The Devil Is In The Details, And The Disclaimer Is In The Emails

After an exchange of numerous emails about an investment opportunity, the plaintiff in Giul, LLC v. Shenghuo Medical, LLC signed a contract that contained significantly different terms than the terms negotiated through the emails leading up to the contract. Every email from the defendants contained a disclaimer saying, in essence, that nothing in the emails was binding and that only a signed contract could bind the parties. The signed contract contained an integration clause which said that the only relevant terms were in the contract and that prior terms discussed in negotiations were not applicable. The plaintiff admitted that they did not read the terms of the contract before signing. The plaintiff sued when the deal went south, and argued that it was the victim of fraud. Not surprisingly, the Superior Court threw out the case, saying that a party is bound by the terms of a contract even if they don’t read before signing. The judge noted the significance of the disclaimers in the emails and the integration clause in the contract, and the lack of any active misrepresentation as to the contents of the form of contract. The lessons seem obvious: Use email disclaimers before a contract is finalized; and read the contract before signing.

Post Date: 3/23/2023


Estop Me If You Can

“A tale as old as commerce: Two friends, next door neighbors in fact, enter, and exit, business together, leaving behind unmet expectations and financial acrimony.” So starts the recent decision from the First Circuit Court of Appeals in Botelho v. Buscone. The two parties owned a frozen yogurt shop. After the business failed, one owner (Ann) filed for bankruptcy and received a discharge. She did not list any claims against her co-owner (Mary) in her bankruptcy schedules. Years later, Ann sued Mary in state court for fraud (among other things) and obtained a default judgment of over $90,000.

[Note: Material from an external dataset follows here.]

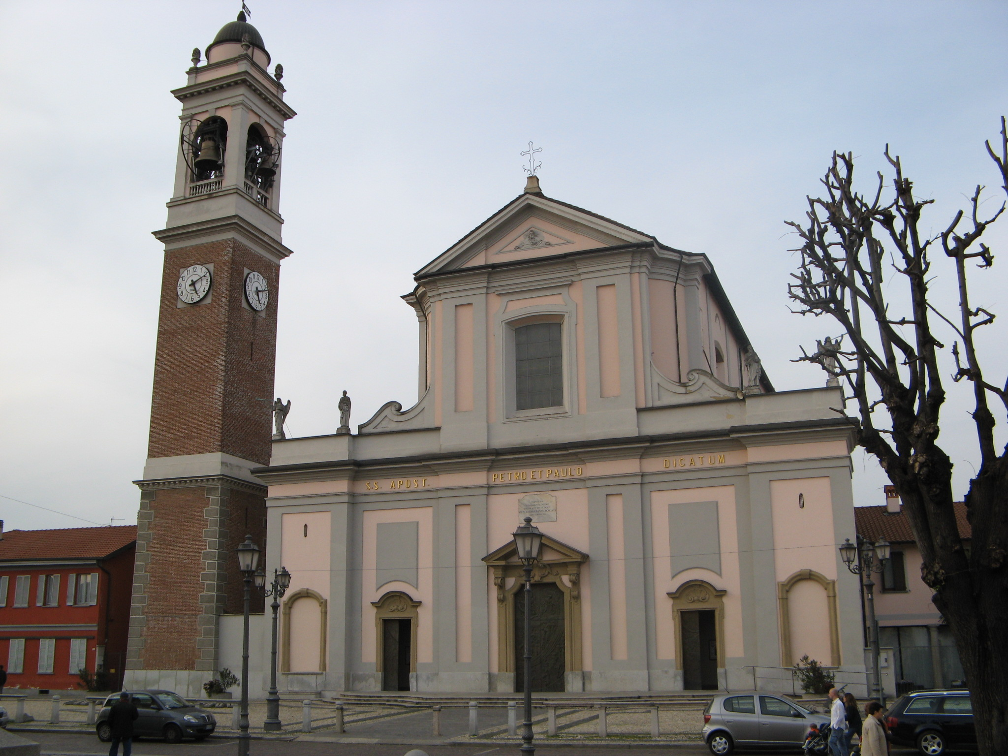 Arluno, Chiesa Parrocchiale dei SS. Apostoli Pietro e Paolo

Mary then filed her own bankruptcy case, and Ann filed an adversary proceeding asking that her judgment against Mary be deemed non-dischargeable because it was based on fraud. Mary’s primary defense was based on “judicial estoppel,” which can be employed if someone like Ann takes a position in a case inconsistent from an earlier position. In this case, Mary argued that Ann’s claims against her could not be brought because Ann failed to list those claims in her own bankruptcy case years earlier. The theory is that if she had claims, she should have listed them in her bankruptcy case. Not having included them in her own bankruptcy schedules, Ann is now “judicially estopped” from raising them in Mary’s case.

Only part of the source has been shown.